Herpes zoster is reactivated VZV producing a painful unilateral dermatomal vesicular rash that should be treated with oral valacyclovir within 72 hours of rash onset in immunocompetent adults, escalated to IV acyclovir for disseminated/visceral/CNS/severe-HZO/immunocompromised disease, managed long-term for postherpetic neuralgia with gabapentinoids, TCAs, or topical lidocaine, and prevented in all adults ≥50 (and immunocompromised ≥19) with the 2-dose recombinant Shingrix vaccine.

Board pearl: Three numbers anchor this topic on Step 3 — 72 hours (antiviral window), 90 days (PHN definition), and 2 doses (Shingrix completion). Memorize them, recognize them in stems, and your zoster questions become reflex answers.
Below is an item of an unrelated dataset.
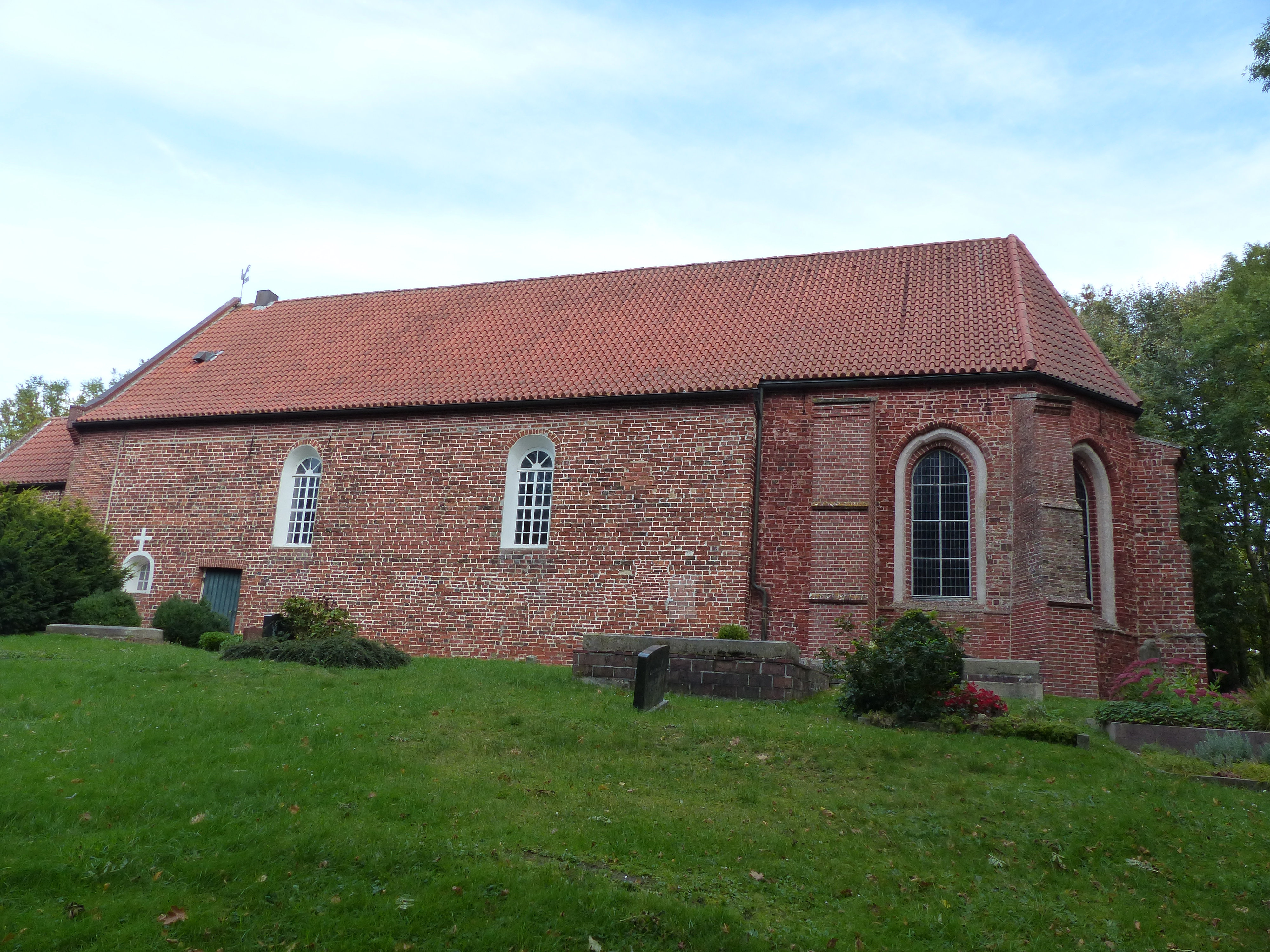 Südseite der Backsteinkirche in Tossens, romanisches Schiff, gotischer Chor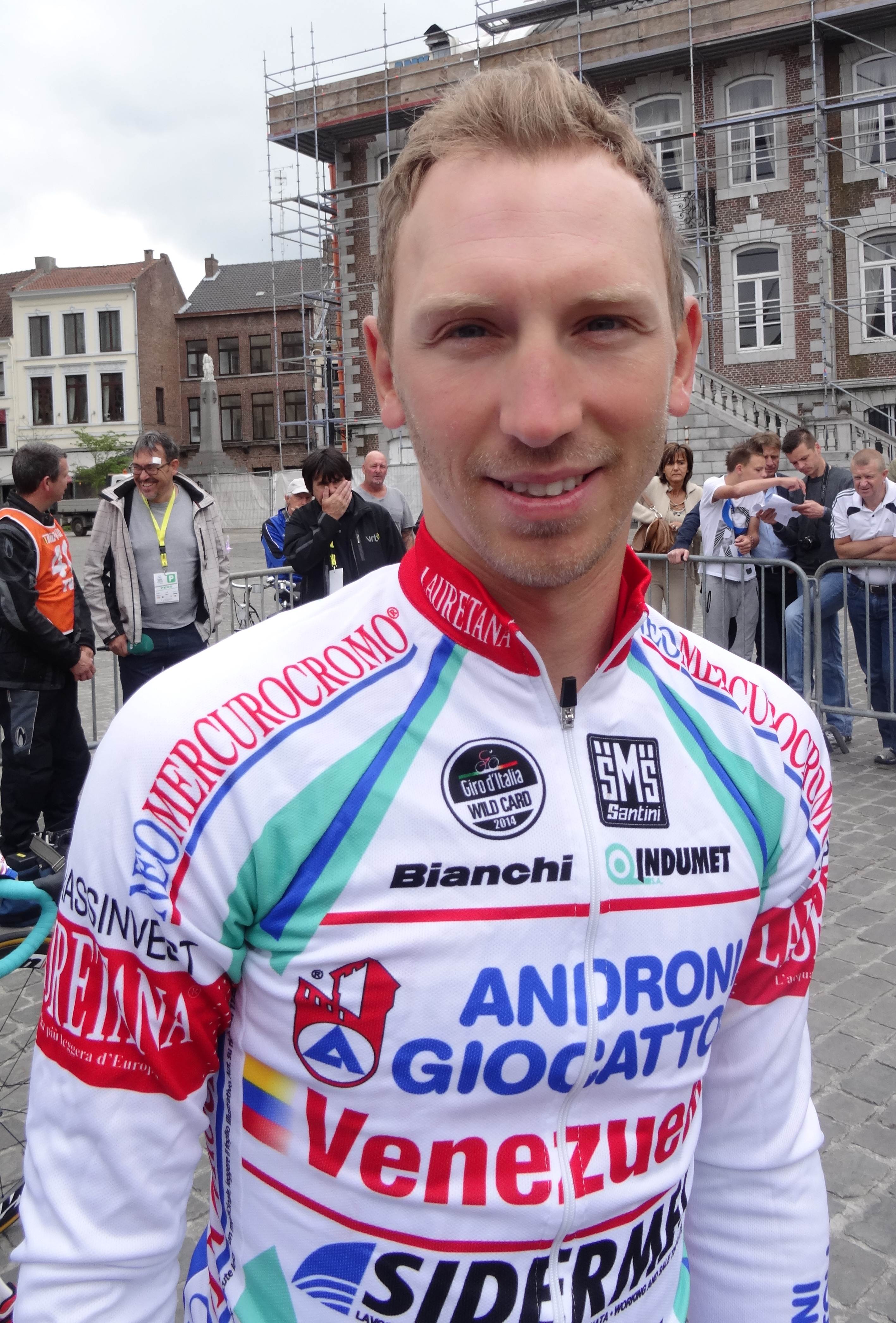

Diagnose clinically — unilateral, dermatomal, does not cross midline; reserve VZV PCR for atypical/immunocompromised/CNS cases; Tzanck cannot distinguish HSV from VZV.
Treat early and right: valacyclovir 1 g TID × 7 days (preferred); IV acyclovir for disseminated/visceral/CNS/sight-threatening HZO/severe immunocompromise; steroids do not prevent PHN; renally dose to prevent neurotoxicity in elderly.
Watch for high-impact complications: PHN (most common), HZO with Hutchinson sign (same-day ophthalmology), Ramsay Hunt (CN VII palsy + ear vesicles), VZV vasculopathy/stroke in the months after zoster, and disseminated visceral disease in immunocompromised hosts.
Prevent with Shingrix: 2 doses, 2–6 months apart for immunocompetent ≥50; 1–6 months apart for immunocompromised ≥19; no upper age limit; revaccinate prior Zostavax recipients; defer in pregnancy and active zoster; complete the 2nd dose — that is where durable efficacy lives.